Noisy Filtering - 生物語料中蛋白質名稱之自動辨識

Chapter 3 Preprocessing

3.4. Noisy Filtering

Intuitively, protein entities do not appear in citation, web link, section title and abstract truncated message, so we use heuristic rules to filter noises. To identify citations, the pairs of parentheses and square brackets are seen as candidates. Then a candidate agrees one of the following rules:

Ø If a candidate contains ‘et. al’.

Ø If a candidate contains ‘( n )’, where n is year between 1900 and 2009.

Ø If a candidate contains author names, such as ‘Krupinski, J.’, ‘J. Krupinski’,

‘Bakalyar, H. A.’ and ‘H. A. Bakalyar’.

We recognize web links if a token ‘http’ is found and the next token is ‘:’.

Moreover, the following tokens consist of ‘/’, ‘-’, ‘.’ and alphabet. For instance, three tokens are ‘http’, ‘:’, and ‘//www-genome.wi.mit.edu/’.

Section titles appear at the beginning of a sentence, and tokens of section titles are all capitalized characters. Besides, the ending token of a section title is ‘:’, and an example is ‘FRAGEMENT :’.

Some abstracts are truncated in MEDLINE and given a message. The message looks like ‘( ABSTRACT TRUNCATED AT 250 WORDS )’, where ‘250’ may be another number.

After these processes, we filter 1.55% and 0.42% tokens in SRC and GENIA respectively (Table 3-9).

Noisy Types Tagged Token Percentage Tagged Token Percentage

Citation 10,648 1.44% 1,434 0.29%

Web Link 3 0.00% 6 0.00%

Section Title 403 0.05% 454 0.09%

Abstract Truncated Message 413 0.06% 189 0.04%

SRC GENIA

Table 3-9: The statistic of the number of tokens in the defined regions.

(There are 740,001 and 490,469 tokens in the SRC and GENIA respectively.)

Chapter 4 Named Entity Extraction and its Results

We run our named entity extractors on Microsoft Windows 2000 Professional, and database system is Microsoft SQL Server 2000 Personal Edition. We make comparisons with two corpora namely SRC and GENIA 3.02p, and the corpora are divided into training set (90%) and testing set (10%) individually.

4.1. Rule-based Named Entity Extraction

Protein entities in training set are composed of core, function and predefined terms.

Core terms show the closest resemblance to regular proper names. Function terms describe the functions or characteristics of a protein. Table 4-1 shows predefined terms namely specifier, amino acid and unit.

The frequent regular expressions of protein entities are ‘C⁺’ and ‘F⁺C⁺’, where

‘C’ is core term and ‘F’ is function term.
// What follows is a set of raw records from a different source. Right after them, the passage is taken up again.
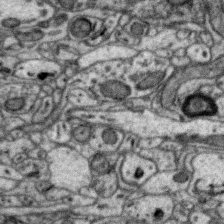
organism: Zebra finch
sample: Brain
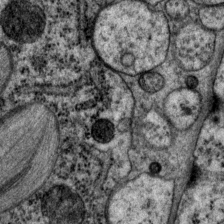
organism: P. pacificus
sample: Pharynx
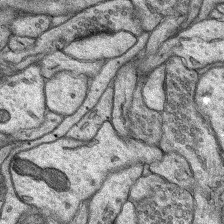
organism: Rat
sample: Hippocampus
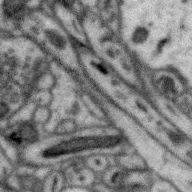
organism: Zebra finch
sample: Brain
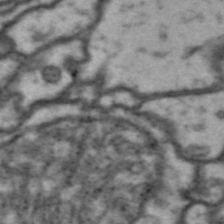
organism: Drosophila
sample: Brain
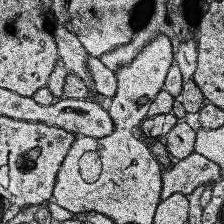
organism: Human
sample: Temporal Lobe
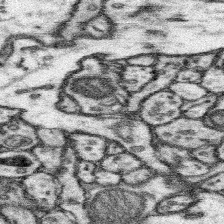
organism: Mouse
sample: Somatosensory cortex neuropil

In SRC and GENIA, the most frequent pattern ‘C⁺’ occupies 64.90% and 58.36% respectively, and ‘F⁺C⁺’ occupies 10.99%

and 5.15%.

Types Description Example Combine numerical characters and a alphabet 1a, 1b, 1c

Number 1, 2, 3

Greek letters alpha, beta, gamma

Amino Acid The 20 amino acids found in proteins Gly, Ala, Val

Unit Units microM, %, UV

Specifier

Table 4-1: The three predefined terms.

We define two types of function terms as head function term and tail function term, depending on the position they appear. In our observation, 58.48% head function terms will appear before an initial uppercase token. For example,

‘transcription factor E2F-1’, ‘transcription factor GATA-4’and ‘transcription factor Sp1’ are three protein entities. Similarly, 74.07% tail function term will appear after an initial uppercase token or a specifier. For example, ‘ACC deaminase’, ‘ACC oxidase’, ‘ACC synthase’ and ‘colicin A immunity protein’, where the shaded terms are function terms. Then we obtain 217 distinct head function terms and 127 distinct tail function terms.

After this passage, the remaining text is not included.